RAPPORT
AU MARÉCHAL DE FRANCE
CHEF DE L'ÉTAT FRANÇAIS
Vichy le 8 avril 1942
Monsieur le Maréchal,
Aux termes de l'article 13 de la loi du 1er juillet
1901, aucune congrégation ne peut se former sans être autorisée
par une loi; la création de tout nouvel établissement
doit être approuvée par un décret en conseil d'État;
enfin, la dissolution d'une congrégation peut être prononcée
par un décret rendu en conseil des ministres.
L'expérience a condamné ce texte:
en effet, les demandes d'autorisation présentées par les
ordres religieux furent systématiquement rejetées par le
Parlement et si, à partir de 1914, une tolérance de fait
s'institua, les congrégations ne bénéficiaient que
d'une existence précaire.
Ce régime équivoque, contraire tant
à la dignité de l'État qu'à celle des ordres
religieux, doit prendre fin.

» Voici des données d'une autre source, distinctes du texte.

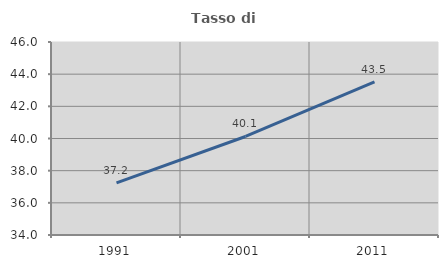
| Category | Tasso di occupazione   |
|---|---|
| 1991.0 | 37.245 |
| 2001.0 | 40.126 |
| 2011.0 | 43.524 |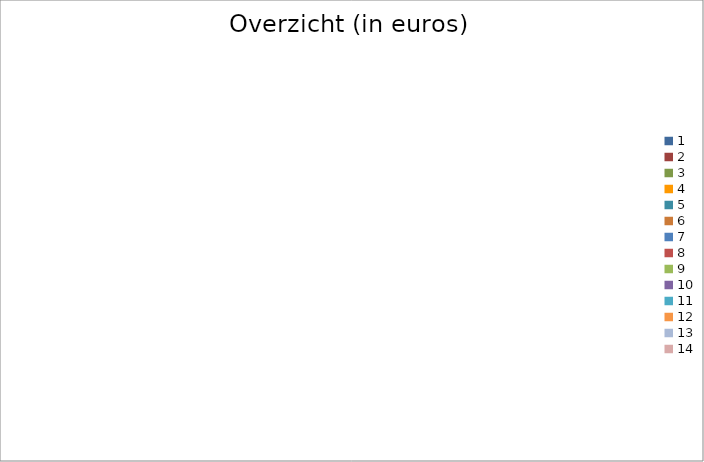
| Category | Series 0 |
|---|---|
| 0 | 0 |
| 1 | 0 |
| 2 | 0 |
| 3 | 0 |
| 4 | 0 |
| 5 | 0 |
| 6 | 0 |
| 7 | 0 |
| 8 | 0 |
| 9 | 0 |
| 10 | 0 |
| 11 | 0 |
| 12 | 0 |
| 13 | 0 |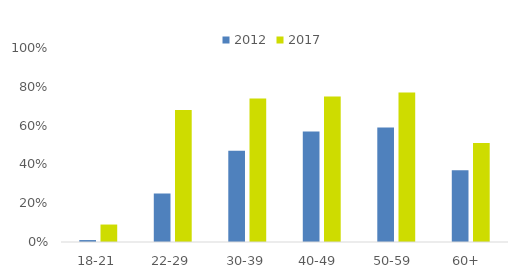
| Category | 2012 | 2017 |
|---|---|---|
| 18-21 | 0.01 | 0.09 |
| 22-29 | 0.25 | 0.68 |
| 30-39 | 0.47 | 0.74 |
| 40-49  | 0.57 | 0.75 |
| 50-59  | 0.59 | 0.77 |
| 60+  | 0.37 | 0.51 |

C'est pourquoi, en attendant qu'il soit possible
d'adopter une solution d'ensemble, étudiée en accord avec
l'Église, nous croyons devoir, dès maintenant, vous proposer
une modification de l'article 13 de la loi du 1er juillet I901, en même
temps qu'un règlement de
la situation des congrégations antérieurement dissoutes
auxquelles s'étend le bénéfice de la loi du 3 septembre
1940 qui les a relevées de l'interdiction d'enseigner.
Les congrégations sont comparables aux
associations reconnues d'utilité publique par l'importance de leur
rôle et par la valeur de leur patrimoine. Nous nous proposons, dès
lors, de décider qu'il faudra un décret en conseil d'État
pour leur accorder la reconnaissance légale ou les dissoudre.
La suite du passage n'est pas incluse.